Records from a dataset
^^^^^^^^

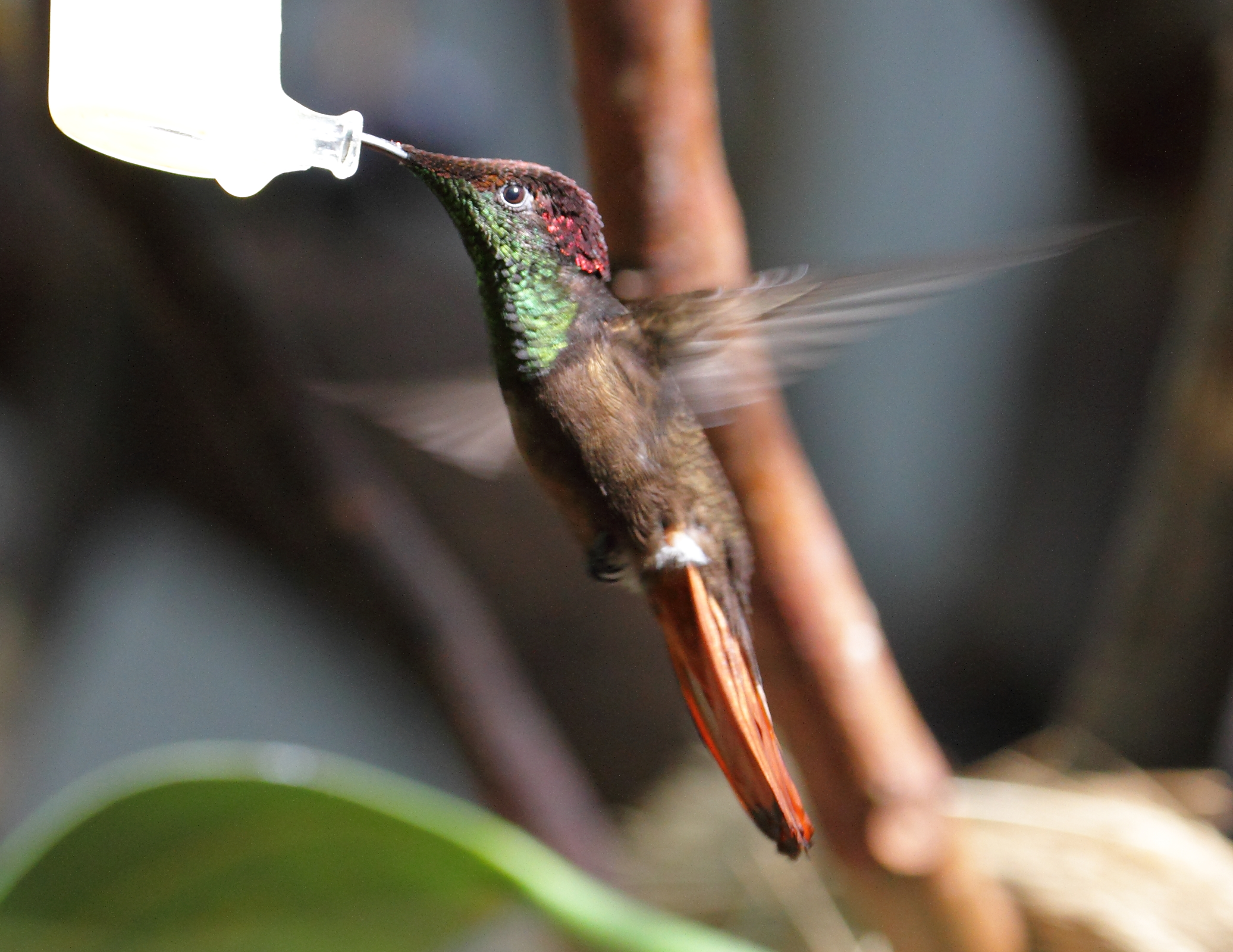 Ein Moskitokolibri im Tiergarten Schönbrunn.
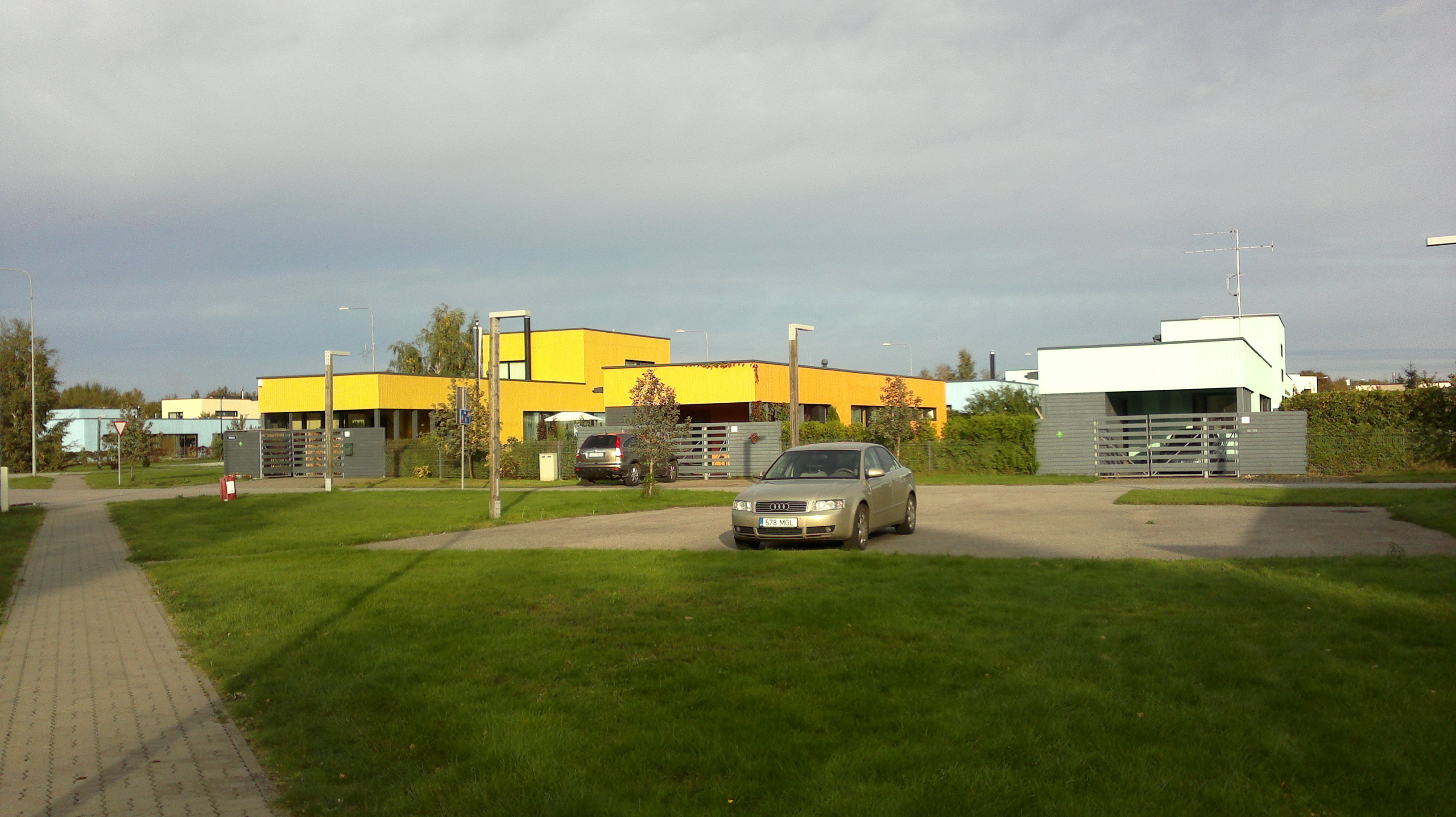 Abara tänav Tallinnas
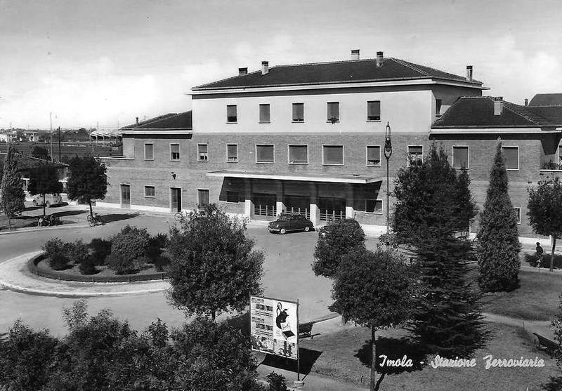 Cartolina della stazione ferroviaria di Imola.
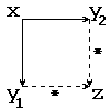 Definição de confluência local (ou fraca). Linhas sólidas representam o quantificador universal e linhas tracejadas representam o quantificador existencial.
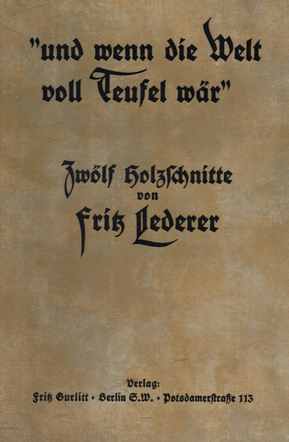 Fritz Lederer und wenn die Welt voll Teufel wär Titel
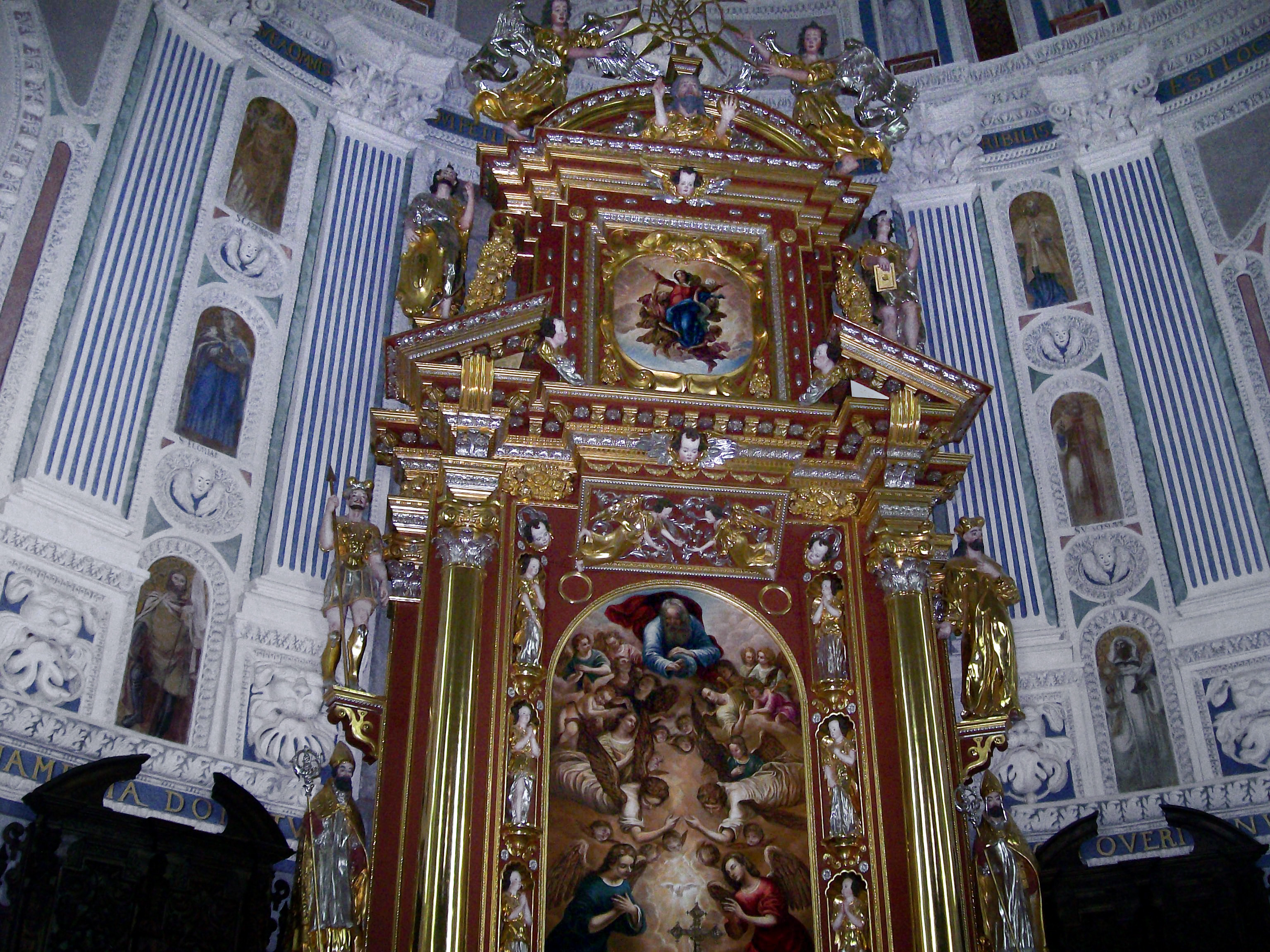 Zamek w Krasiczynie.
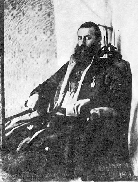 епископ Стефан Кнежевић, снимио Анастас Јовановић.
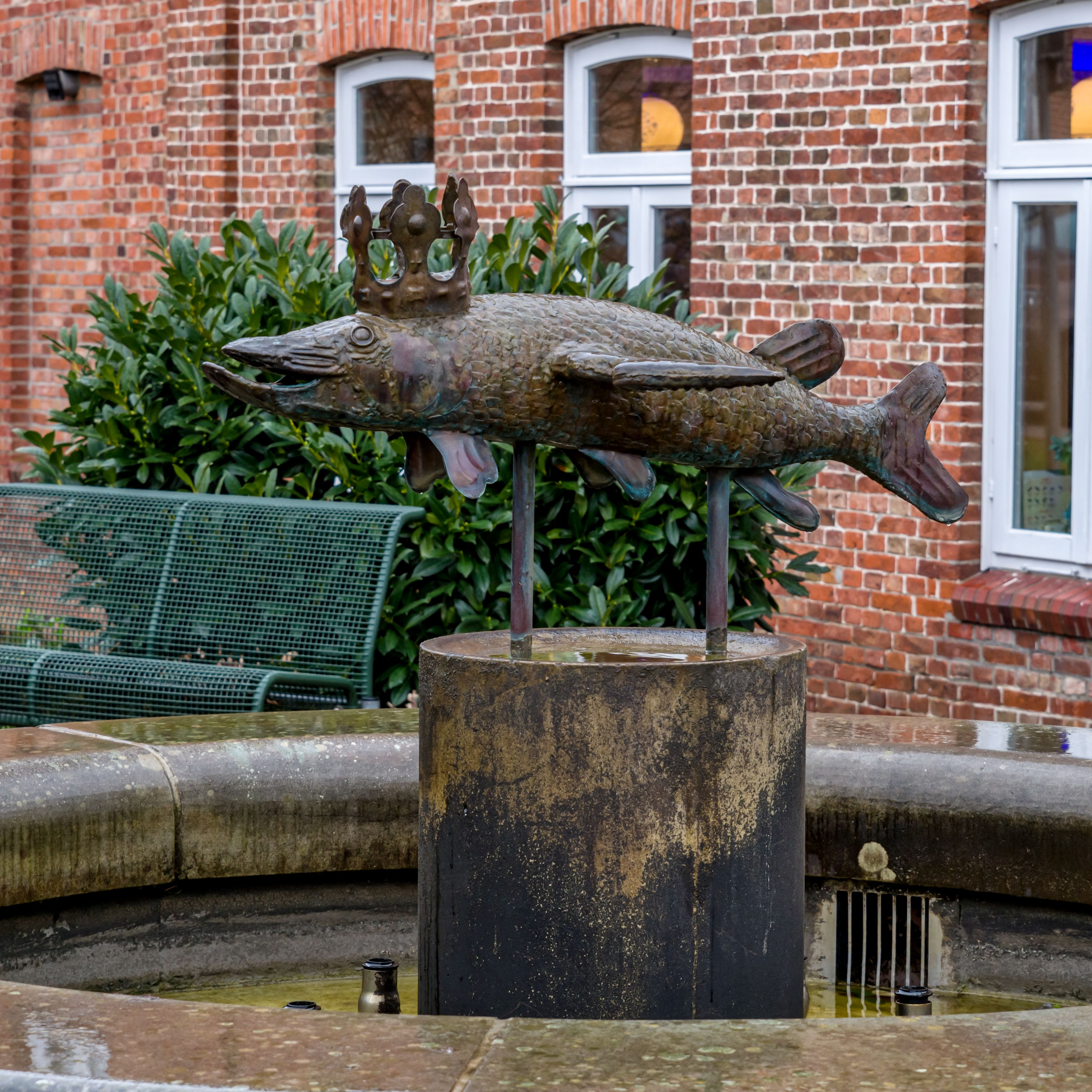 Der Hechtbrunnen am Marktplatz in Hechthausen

^^^^^^^^

▶ Task to carry out: All pictures are to be dropped, and the records above returned exactly.

▶ Expected output:
 Ein Moskitokolibri im Tiergarten Schönbrunn.
 Abara tänav Tallinnas
 Cartolina della stazione ferroviaria di Imola.
 Definição de confluência local (ou fraca). Linhas sólidas representam o quantificador universal e linhas tracejadas representam o quantificador existencial.
 Fritz Lederer und wenn die Welt voll Teufel wär Titel
 Zamek w Krasiczynie.
 епископ Стефан Кнежевић, снимио Анастас Јовановић.
 Der Hechtbrunnen am Marktplatz in Hechthausen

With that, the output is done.